Many of the commenters on the original post pointed out the irresponsibility of the author, who combined various experiences (some not her own) to create the vignette. It’s all very hazy and told in the second person to pull the reader into the gray area she has created. There are some details missing. Was the guy as drunk as she was? She implicitly blames him by mentioning she “passed out” for a moment…was he similarly intoxicated and therefore, by the same logic, not fully responsible for his actions either? At some points she mentions he’s “twice [her] size,” giving the impression of physical powerlessness; at others, she mentions giving “a little into the act,” giving the impression she responded somewhat positively to his actions. Lots of gray here. Everyone who reads that story will fall somewhere along the gray spectrum, in subtly varying degrees toward the black or the white.

Sure, in an ideal, black & white-only world, a man would assume a woman’s answer is “no” unless he explicitly hears otherwise.
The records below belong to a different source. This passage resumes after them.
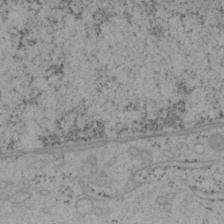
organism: Human
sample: HeLa cells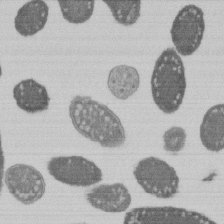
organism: E. coli
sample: Bacterial nucleoid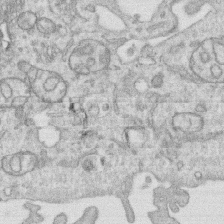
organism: Human
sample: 1205lu cells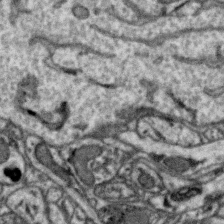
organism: Zebra finch
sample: Brain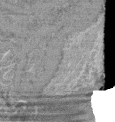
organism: Mouse
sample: Glomerulus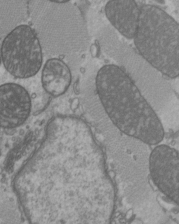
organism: C57BL Mouse
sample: Heart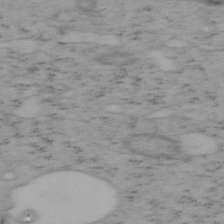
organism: Mouse
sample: OT-I killer T cells with ID8 ovarian cancer cells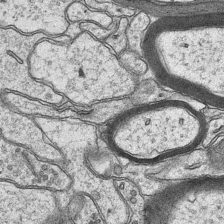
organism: Mouse
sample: CA1 Hippocampus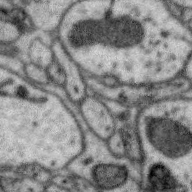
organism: Zebra finch
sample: Brain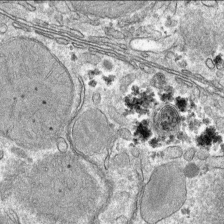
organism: Mouse
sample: Mouse hepatocytes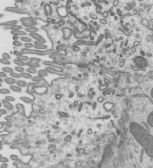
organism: Mouse
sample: Mouse epididymis efferent ductule cilia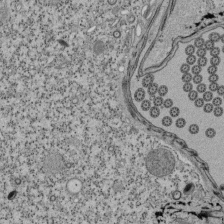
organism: Tetrahymena
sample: Cilia in tetrahymena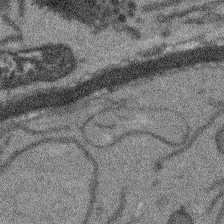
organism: Arabidopsis thaliana
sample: Root tip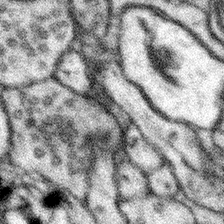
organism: Mouse
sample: Somatosensory cortex neuropil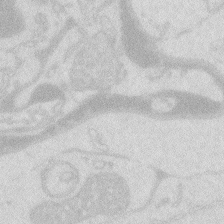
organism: Zebrafish
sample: Macrophage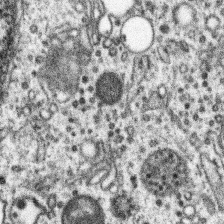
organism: Human
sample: HeLa cells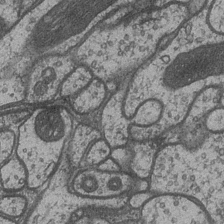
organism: Drosophila
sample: Optic medulla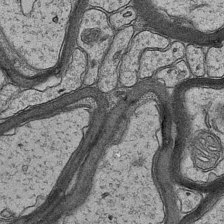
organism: Mouse
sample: CA1 Hippocampus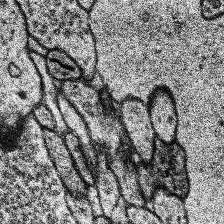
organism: Human
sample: Temporal Lobe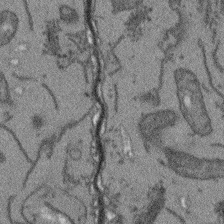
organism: Arabidopsis thaliana
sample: Root tip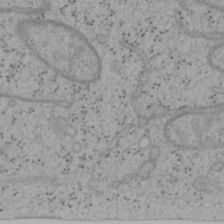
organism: Human
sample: HeLa cells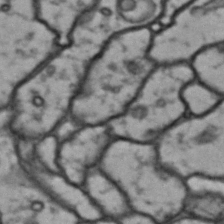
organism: Drosophila
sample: Brain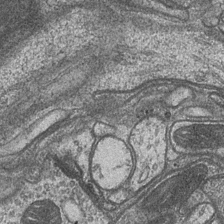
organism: Drosophila
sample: Optic medulla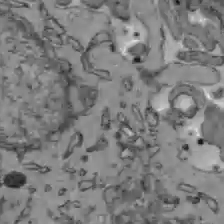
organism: C57BL Mouse
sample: Liver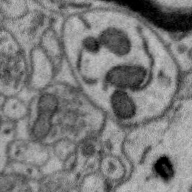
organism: Zebra finch
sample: Brain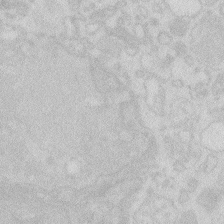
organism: Zebrafish
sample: Macrophage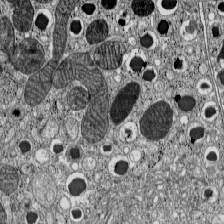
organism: C57BL Mouse
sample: Pancreatic islet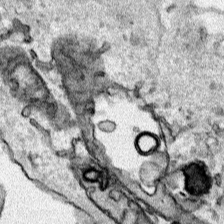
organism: Human
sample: Mitochondria in HCT116 cells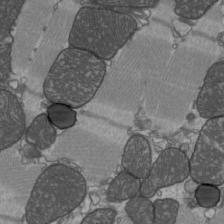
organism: C57BL Mouse
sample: Heart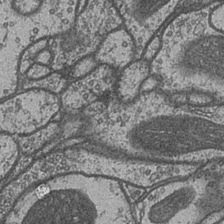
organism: Drosophila
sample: Optic medulla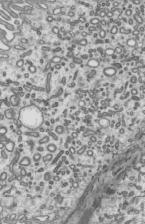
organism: Mouse
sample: Mouse epididymis efferent ductule cilia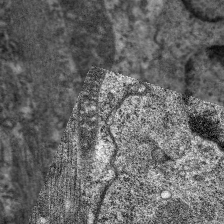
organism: C. elegans
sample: Pharynx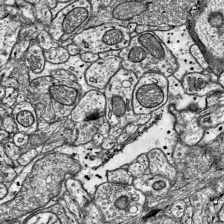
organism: Mouse
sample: Visual Cortex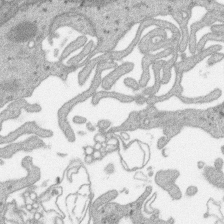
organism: Human
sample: Lung epithelial cells infected with SARS-CoV-2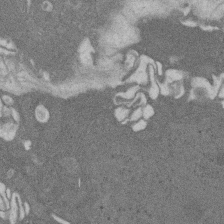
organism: Rat
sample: Salivary granule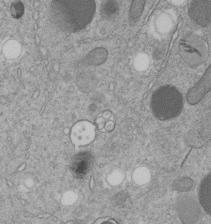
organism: C. elegans
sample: C. elegans embryo early stage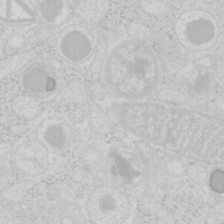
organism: Mouse
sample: Pancreas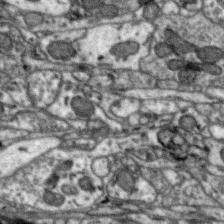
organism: Zebra finch
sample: Brain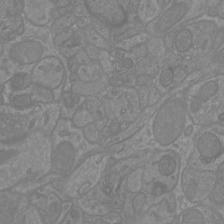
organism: Mouse
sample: Cortical neurons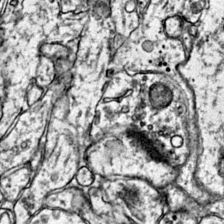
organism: Mouse
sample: Primary visual cortex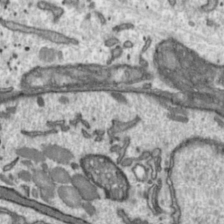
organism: Toxoplasma gondii
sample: Parasites in a vacuole inside a host cell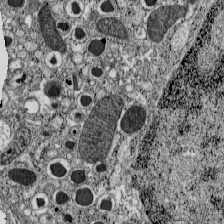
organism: C57BL Mouse
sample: Pancreatic islet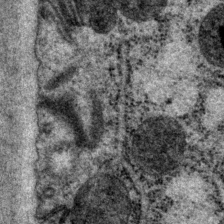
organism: P. pacificus
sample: Pharynx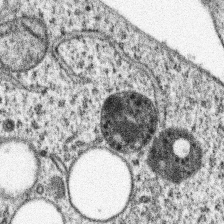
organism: Human
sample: HeLa cells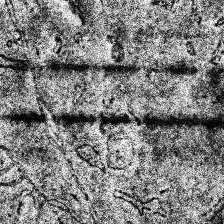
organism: Human
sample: Temporal Lobe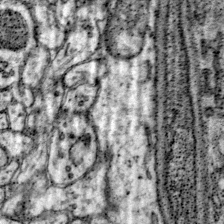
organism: Mouse
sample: Primary visual cortex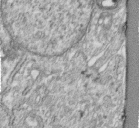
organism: Human
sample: Centriole in fibroblast cells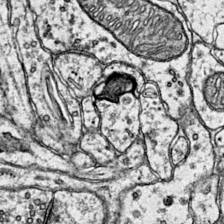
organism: Mouse
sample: Primary visual cortex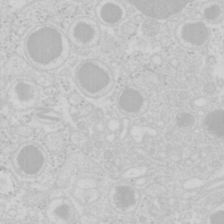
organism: Mouse
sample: Pancreas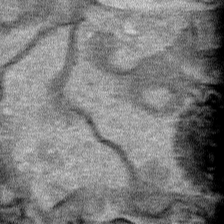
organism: Human
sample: Mitochondria in HCT116 cells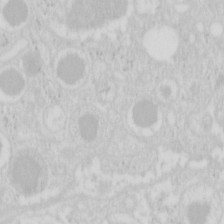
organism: Mouse
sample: Pancreas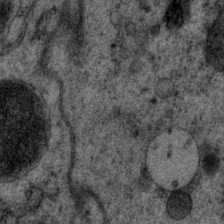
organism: P. pacificus
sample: Pharynx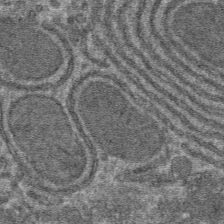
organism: Mouse
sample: Mouse hepatocytes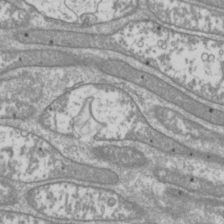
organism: Drosophila
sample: Cell division; meiosis; drosophila spermatocytes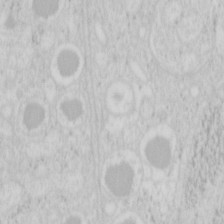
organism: Mouse
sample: Pancreas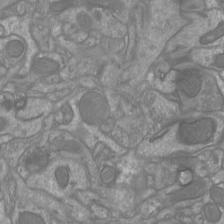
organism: Mouse
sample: Cortical neurons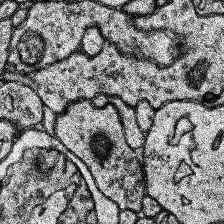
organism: Human
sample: Temporal Lobe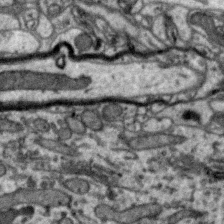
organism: Zebra finch
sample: Brain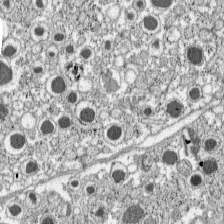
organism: C57BL Mouse
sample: Pancreatic islet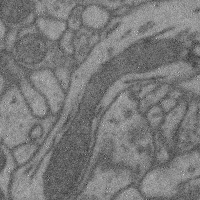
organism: Mouse
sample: Cerebral cortex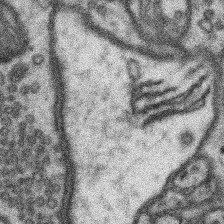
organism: Mouse
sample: Somatosensory cortex neuropil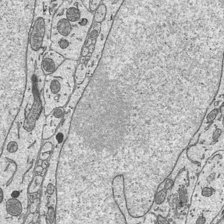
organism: Mouse
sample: Suprachiasmatic nucleus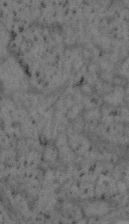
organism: Human
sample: HeLa cells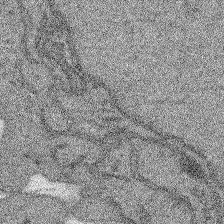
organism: Human
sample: HeLa cells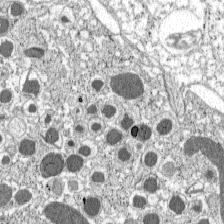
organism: C57BL Mouse
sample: Pancreatic islet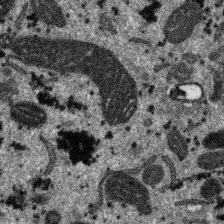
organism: Human
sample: Lung epithelial cells infected with SARS-CoV-2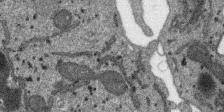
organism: Human
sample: Lung epithelial cells infected with SARS-CoV-2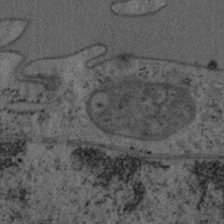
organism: Human
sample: HeLa cells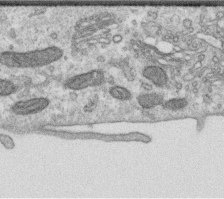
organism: Human
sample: Centriole in RPE cells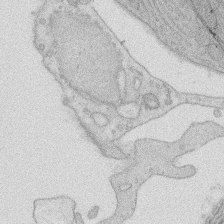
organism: Rat
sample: Salivary granule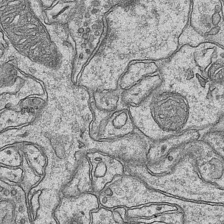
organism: Mouse
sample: CA1 Hippocampus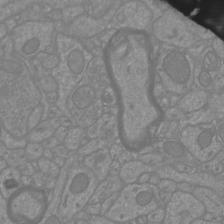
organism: Mouse
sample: Cortical neurons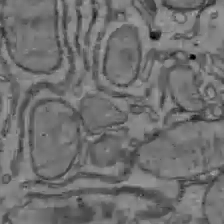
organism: C57BL Mouse
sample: Liver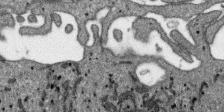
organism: Human
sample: Lung epithelial cells, uninfected (mock) control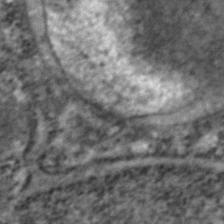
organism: Zebrafish
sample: Zebrafish embryo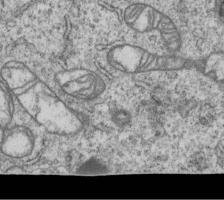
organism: Human
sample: MDA-MB-231 cells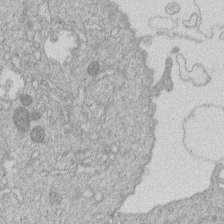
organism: Human
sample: Macrophage cells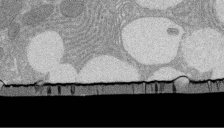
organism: Rat
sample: Salivary granule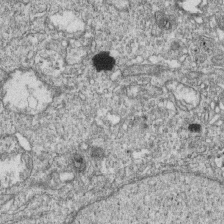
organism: Human
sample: HeLa cell HIV synapse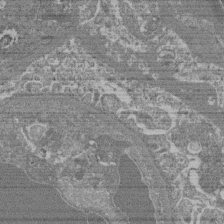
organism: Mouse
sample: Glomerulus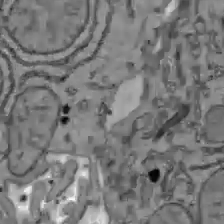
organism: C57BL Mouse
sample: Liver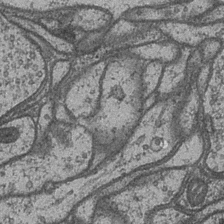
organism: Drosophila
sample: Optic medulla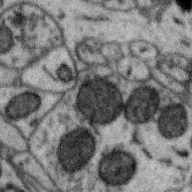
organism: Zebra finch
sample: Brain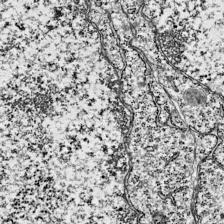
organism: Mouse
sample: Visual Cortex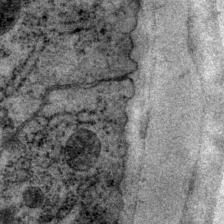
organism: P. pacificus
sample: Pharynx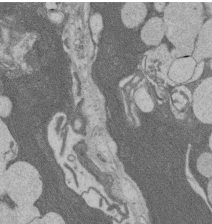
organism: Rat
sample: Salivary granule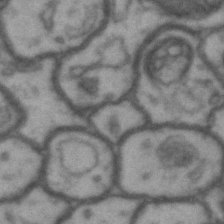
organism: Drosophila
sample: Brain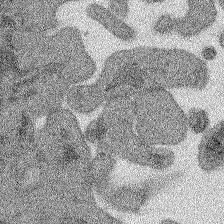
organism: Human
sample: HeLa cells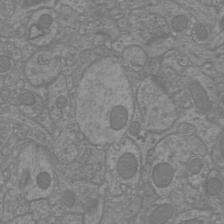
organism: Mouse
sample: Cortical neurons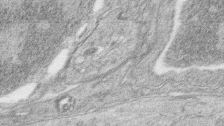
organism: Zebrafish
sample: synaptic ribbons in rod cells and cone cells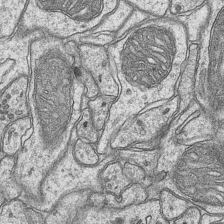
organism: Mouse
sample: CA1 Hippocampus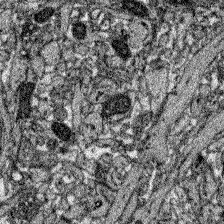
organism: Zebrafish
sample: Larval olfactory bulb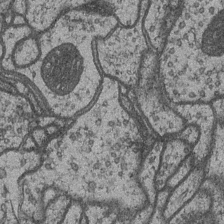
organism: Drosophila
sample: Optic medulla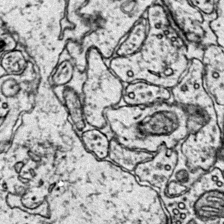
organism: Mouse
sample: Primary visual cortex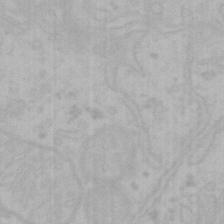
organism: Mouse
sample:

But the truth is, that rarely happens. There is still a weird unspoken battle in most casual sexual encounters, with the man somewhat following his biological/societal need to go for the notch and the woman somewhat following societal pressure to protect her virtue. What happens on the way to “victory” is usually very subjective and open to interpretation. As the story shows, not even the people participating can always decide what, exactly, went down, and just how gray it was.

That was her whole point, right? There is no good answer.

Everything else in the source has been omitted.